In 1976, Daniel Bell argued that the "focal point of opportunity ... is being defined, increasingly, by education". In an era of 'post-industrial societies', education and knowledge become more important than ever before in the context of (in-)equality as a societal force.
Education, particularly, higher education is frequently described as an institution with the capacity to serve as a 'great equalizer', equipped with the ability to disrupt a hereditary plutocratic reproduction of advantages and privileges, and to, instead, allow for social mobility. Correspondingly, colleges and universities are crucial tools for the provision of opportunities and rank among the most important pillars of the 'meritocratic promise' so deeply intrenched in American and European liberal democracies and beyond. 'Meritocracy' is a neologism introduced by the British sociologist Michael Young in 1958 in his 'The Rise of Meritocracy' - a fictional tale about a near-future dystopia.
Ironically, the term has ever since been adopted by a variety of politicians ranging from the political left to the political right, both in Europe and in the U.S., as a positive ideology and fairness principle. It dictates that merit as a product of intelligence combined with effort ought to define societal occupation and rewards.

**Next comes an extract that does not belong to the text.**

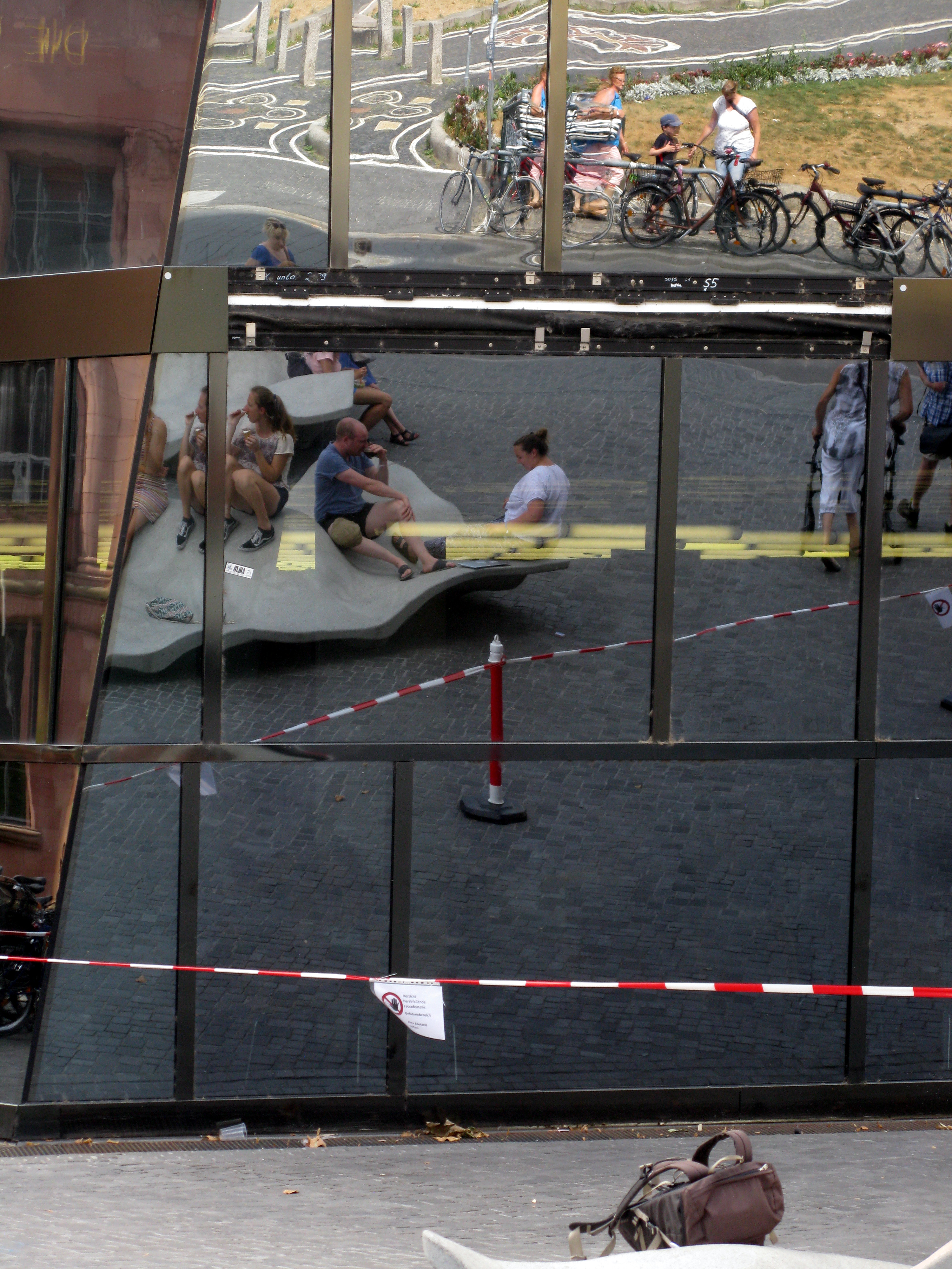 Fassade der Freiburger Universitätsbibliothek: Wegen herabfallender Fassadenteile wurde die Umgebung zunächst mit einem Flatterband abgesperrt.

In many countries, however, higher education has substantially been affected by the neoliberal marketization trend that has gained traction since the late 1970s, calling into question both the survival of universities' traditional purposes, and their ability to enable continuous social mobility. They find themselves in a challenging situation of declining federal funding and a shift in 'consumer culture' which, in turn, changes society's expectations of a proper curriculum.

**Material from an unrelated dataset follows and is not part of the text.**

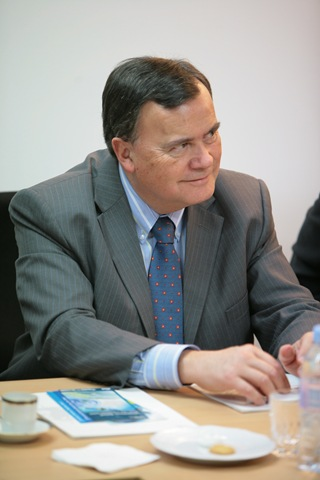 Patrice Martin-Lalande, député français.
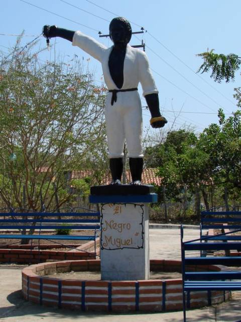 ElCuadrado-PlazaNegroMiguel

As a result of neoliberal market-logic becoming the guiding principle, the marketization process entails the social rationalization of university aims and missions, new approaches in terms of regulations and assessments of higher educations and research, and a growing commercialization of science and educational institutions. One of the core problems of this trend is the shifting relationship between society and knowledge.
Put differently: Whereas universities were previously regarded as institutions providing opportunities and pursuing what is 'true', 'good', or 'right' for such knowledge's inherent value, the new model of higher education has far greater concern for the production of 'useful' or 'marketable' knowledge. Universities following the marketization trend increasingly stray away from their traditional ambition to provoke reflection and critical thinking and, instead, offer a coursework shaped by the demand for workplace preparation and the production of 'practical' knowledge to be subsequently applied in the labor market.
The proposed article (presentation) scrutinizes the changes in educational culture in universities and colleges on a meta level. And yet, the debate directly affects concrete developments and policies at the heart of the educational sector, inviting the audience to a discussion of affirmative action as a fairness policy, the nature of adequate research funding, the purpose of higher education, and the design of tuition schemes that respect the imperatives of equality of opportunity and the aspiration for social mobility.